His ideas about race and immigration are nasty — but they are also widely shared, and not just in America
The number of Mr Trump’s offences against truth and decency are too long to remember, let alone list. But they have a common theme. Time and again the mainstream media (of which I am a proud member) would proclaim that he had gone too far this time and that he was surely finished. Time and again, Mr Trump would prove them wrong and come back stronger. The things that failed to kill him politically — in particular racism and misogyny — actually made him stronger.
That is why it is also legitimate to describe Mr Trump as an “evil” genius. He has deliberately used lies and offensive language to stoke up America’s culture wars and racial tensions, confident that he will benefit politically. There is a direct connection between the current row about the president’s complaint about immigration from “shithole countries” and the campaign that launched his political career — the “birther” lie that President Barack Obama was not born in the US.
Mr Trump and many of his supporters are tacitly defending the idea of America as a “white country”. The president’s opponents are right to describe this as a racist vision. But they may be wrong in thinking that this is a decisive argument. By the 2040s, the US is predicted to be “majority-minority”. Whites will be still be the largest ethnic group in the country, but they will be less than 50 per cent of the population. By railing against Mexicans, Muslims and Haitians, and calling for more immigration from Norway, Mr Trump is appealing directly to voters who feel angry about that racial and demographic shift. The current government shutdown is also linked to these issues, since it is caused by the president’s refusal to accept an amnesty for illegal immigrants who arrived as children.
It should never be forgotten that a majority of white Americans voted for Mr Trump. Are these voters likely to turn away in disgust now because of the president’s “shithole country” comments? Or are they more likely quietly to agree? The record suggests that Mr Trump knows exactly what he is doing.
His ideas about race and immigration are nasty — but they are also widely shared, and not just in America. Japan accepted 28 refugees in the whole of 2016, and precisely three in the first half of 2017. It is virtually impossible for non-ethnic Chinese to gain citizenship in the People’s Republic of China, whose citizenship laws make explicit reference to “Chinese blood”. The EU has been split down the middle by the Polish and Hungarian governments’ refusal to accept EU-mandated quotas of refugees. The demand to “take back control” of British borders was fundamental to Britain’s Brexit vote. And the decline in Angela Merkel’s political fortunes in Germany has been closely linked to the chancellor’s decision to open her country’s borders to more than 1m refugees.

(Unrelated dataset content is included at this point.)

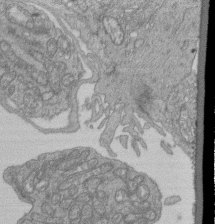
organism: Human
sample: Retinal organoid Rod and Cone cells

No European country has yet elected a Trump figure. But the continent’s politicians are tying themselves in knots trying to combine liberal principles with practical politics. President Emmanuel Macron speaks the language of tolerance, but is actually speeding up deportations of illegal migrants and tightening border controls. And nobody in Ms Merkel’s CDU party is campaigning for the Hungarian government to rip down the border walls that helped to stop the flow of refugees into Germany.
The fears and hatreds that the US president exploits exist well beyond his base. Liberal politicians need to find more effective policies and language to deal with those fears — or the “very stable genius” may continue to outsmart them.